BEGIN SUPPLIED DATA

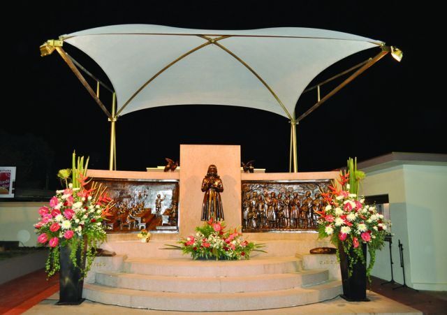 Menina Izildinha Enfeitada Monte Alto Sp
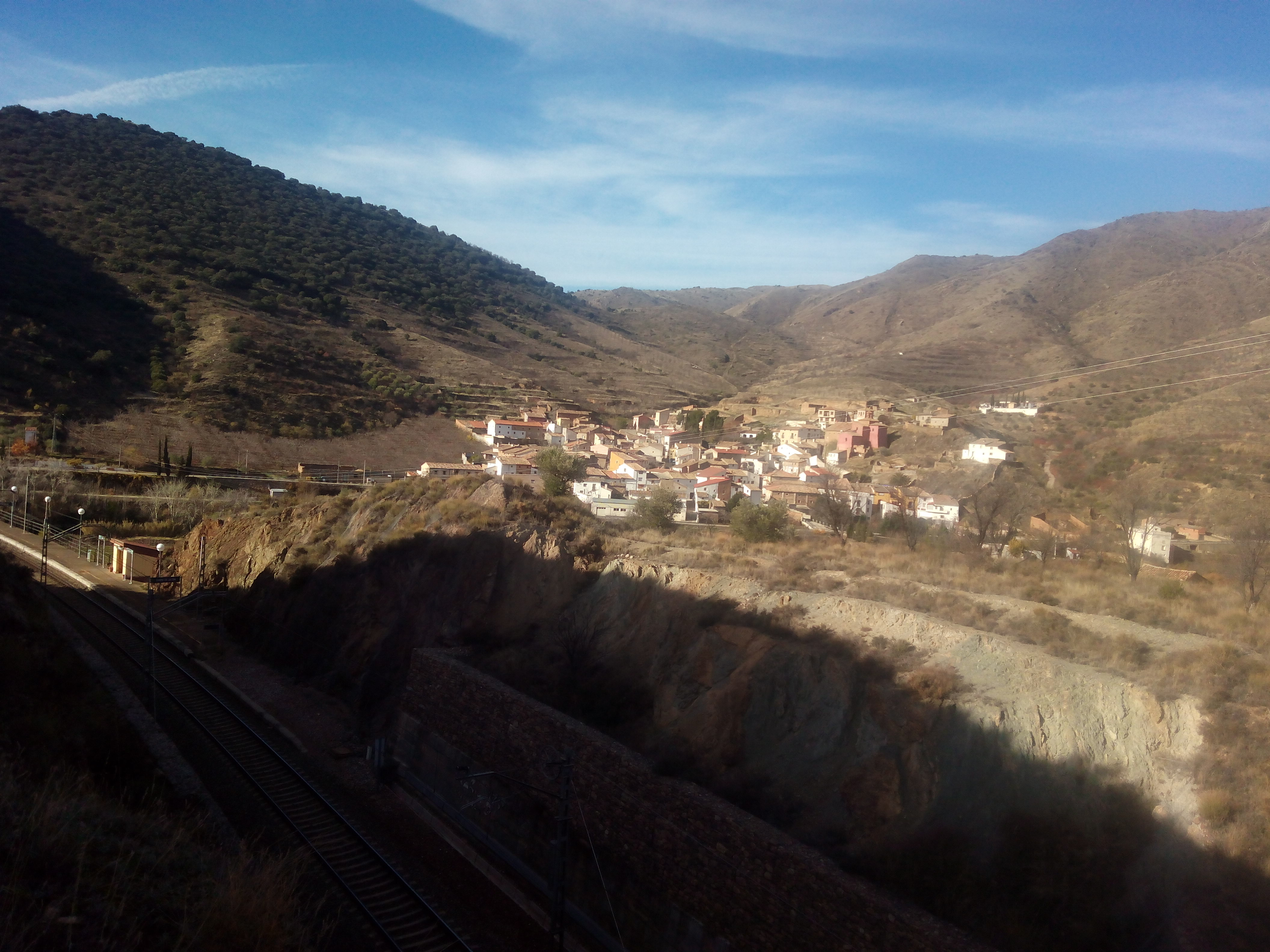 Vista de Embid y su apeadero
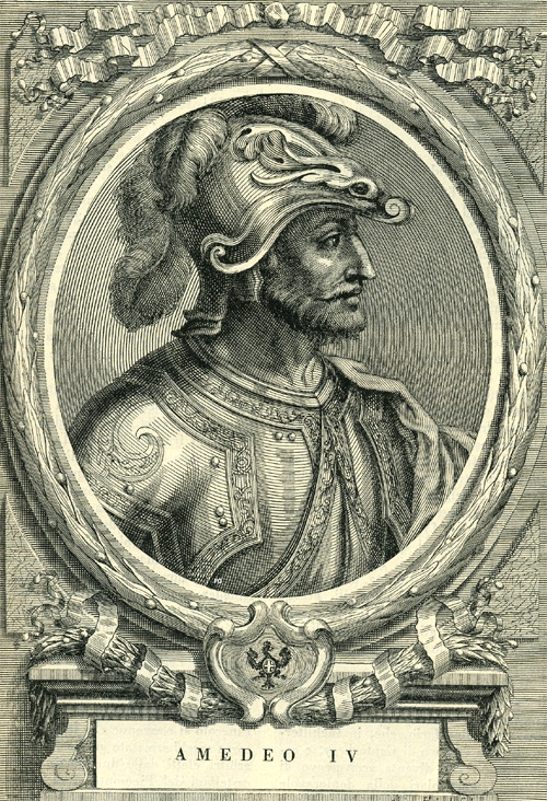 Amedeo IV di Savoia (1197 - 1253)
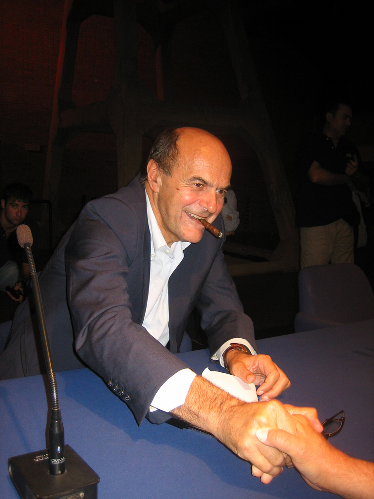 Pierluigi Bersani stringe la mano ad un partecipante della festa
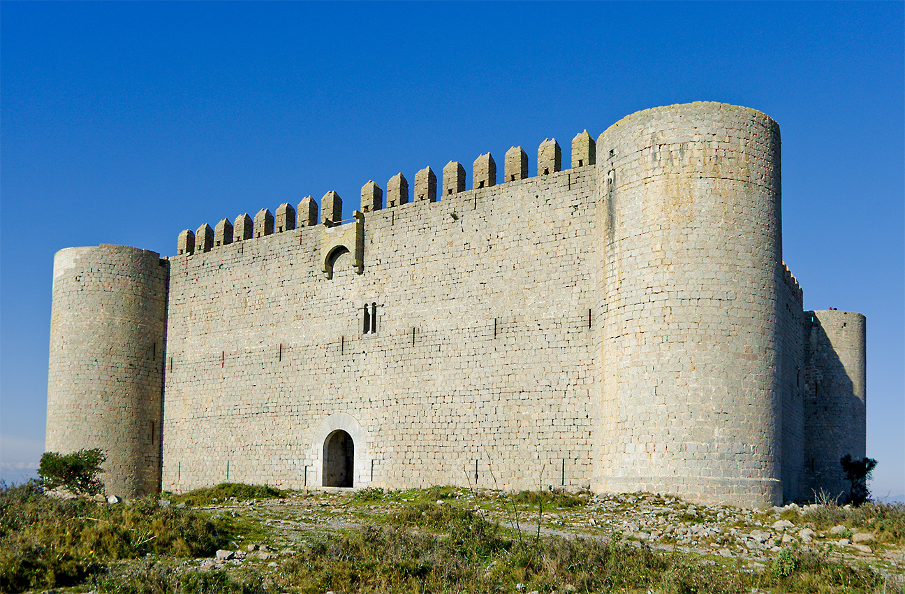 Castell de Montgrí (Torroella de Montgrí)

END SUPPLIED DATA

AIM OF THE EXERCISE = With the pictures excluded, transcribe word for word only the lines from the one containing "Pierluigi Bersani stringe" through the last line of the records.

OUTPUT FOR THIS TASK =
 Pierluigi Bersani stringe la mano ad un partecipante della festa
 Castell de Montgrí (Torroella de Montgrí)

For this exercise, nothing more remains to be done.